Joakim (item 2) and Marie (last item) propose to include repackaging information for downstream applications in the objectives of Enhanced UD. On the contrary, I think Enhanced UD must be independent of downstream applications. In my opinion, Enhanced UD is an abstraction of the basic dependencies that tends towards semantics at the maximum while remaining within the framework of the syntax. For instance, subtyping obl and advcl relations with adpositions and subordinate conjunctions has nothing to do with Enhanced UD. Moreover, this makes annotations less readable and the set of relations more complex and dependent on particular languages.

gossebouma commented 6 years ago

It is not completely mechanical, though. In a recent paper (submitted for TLT) I compared a language specific enhancer for Dutch (AE) with @sebschu 's language independent enhancer (SE), and noted that:

The dependencies acl and advcl are extended with the lemma of their case or mark dependent. However, advcl and acl clauses can contain both, as in een zondag om nooit te vergeten (a sunday to never forget). AE adds the case lemma om in these cases, where SE adds the marker te. This explains the almost complementary distribution of acl:om + advcl:om and acl:te + advcl:te. A similar issue arises with conjunctions containing two cc elements, such as zowel op straat als in woningen (both on the street and in houses), where AE adds the lemma of the first cc to the conj dependency and SE the lemma of the second. Finally, some prepositional phrases consist of a preposition as well as a postpositional particle (op twee na (except two)).
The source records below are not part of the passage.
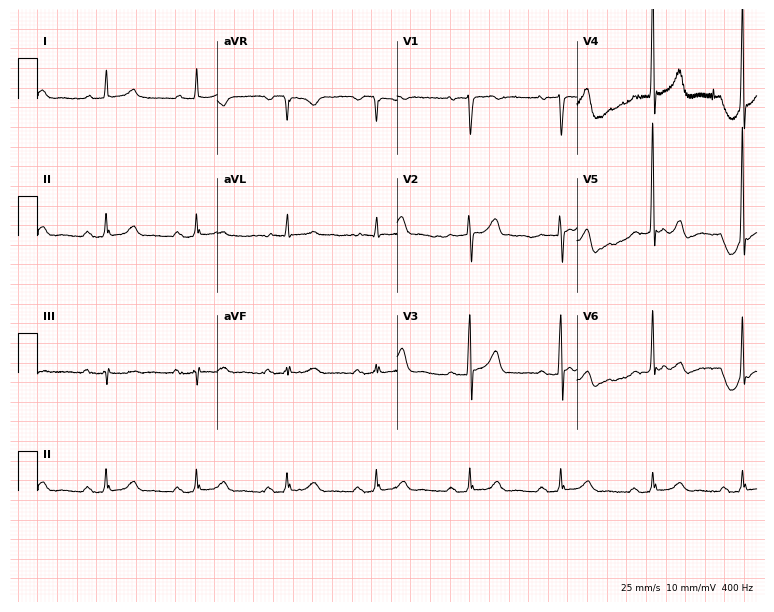
Resting 12-lead electrocardiogram. Patient: a male, 66 years old. Read as a normal ECG.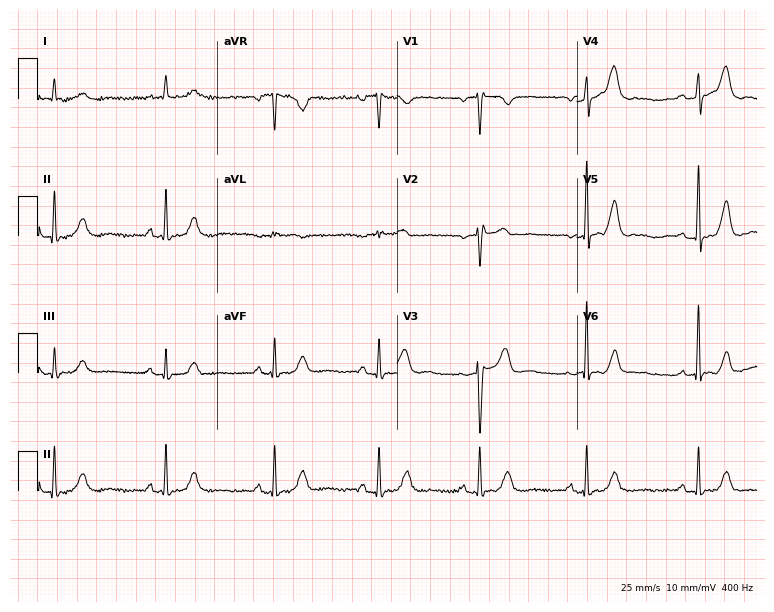
Resting 12-lead electrocardiogram (7.3-second recording at 400 Hz). Patient: a 70-year-old woman. None of these six findings is recorded: first-degree AV block, right bundle branch block, left bundle branch block, sinus bradycardia, atrial fibrillation, sinus tachycardia. Findings outside these six are not listed.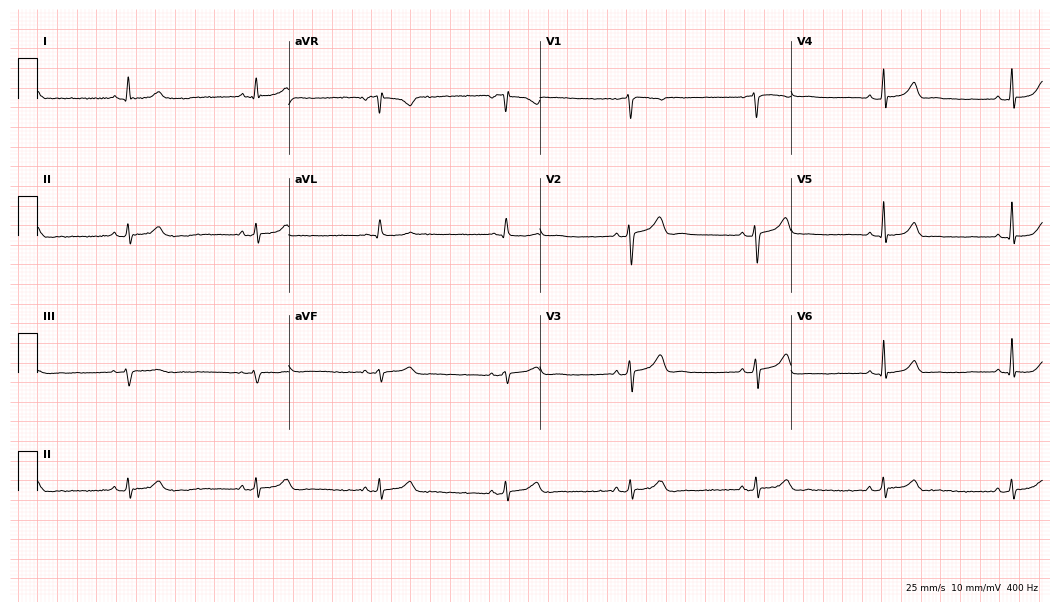
Electrocardiogram (10.2-second recording at 400 Hz), a 53-year-old woman. Of the six screened findings (first-degree AV block, right bundle branch block, left bundle branch block, sinus bradycardia, atrial fibrillation, sinus tachycardia), none is recorded. Only these six findings were labelled.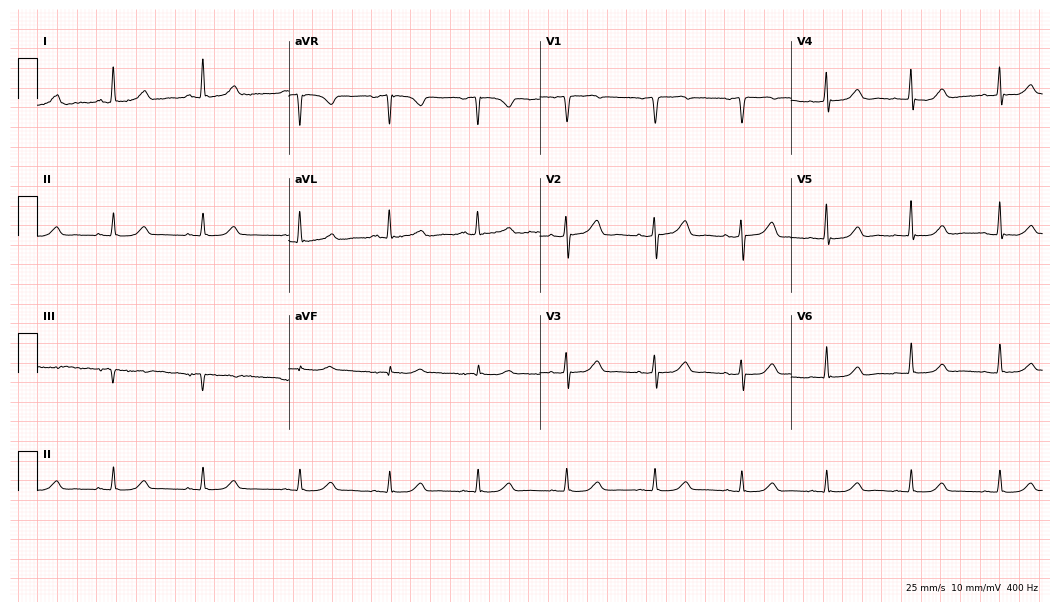
12-lead ECG from a female, 54 years old. Recorded interpretation: within normal limits.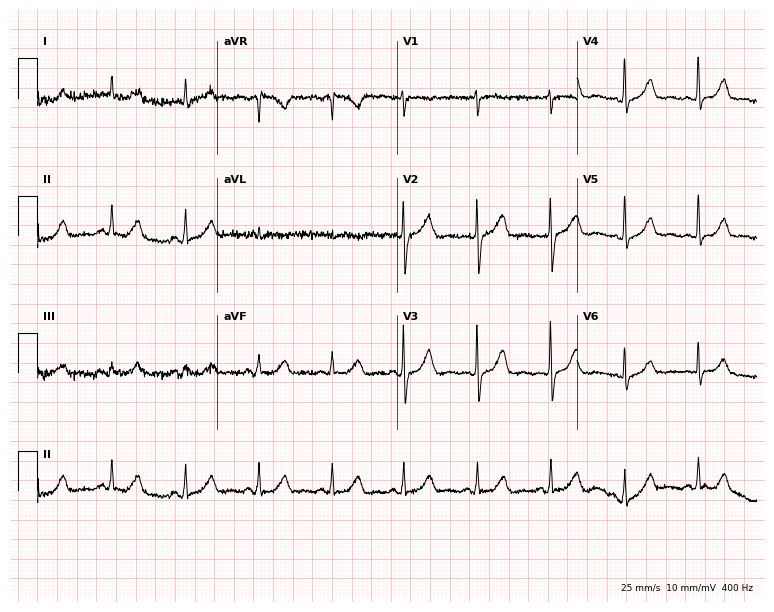
ECG — a female, 81 years old. Screened for six findings — first-degree AV block, right bundle branch block, left bundle branch block, sinus bradycardia, atrial fibrillation, sinus tachycardia — none is recorded.

Again, the two methods give different results for the lexical extension.

With some work and more explicit guidelines, one could easily reach agreement. In the first case, the marker te is just verbal inflection and is not very informative, but the marker om could be useful for semantic interpretation (marking a purpose clause). In the other cases, a concatenation of case (+ particle) might be most informative.

dan-zeman commented 5 years ago

I just checked that the complex case with multiple tokens, mentioned by @gossebouma, is now documented in the guidelines. So I think this issue can be closed.

I share the doubts about the usefulness of this enhancement type but it is a part of the current guidelines, so it is allowed to appear in the UD treebanks.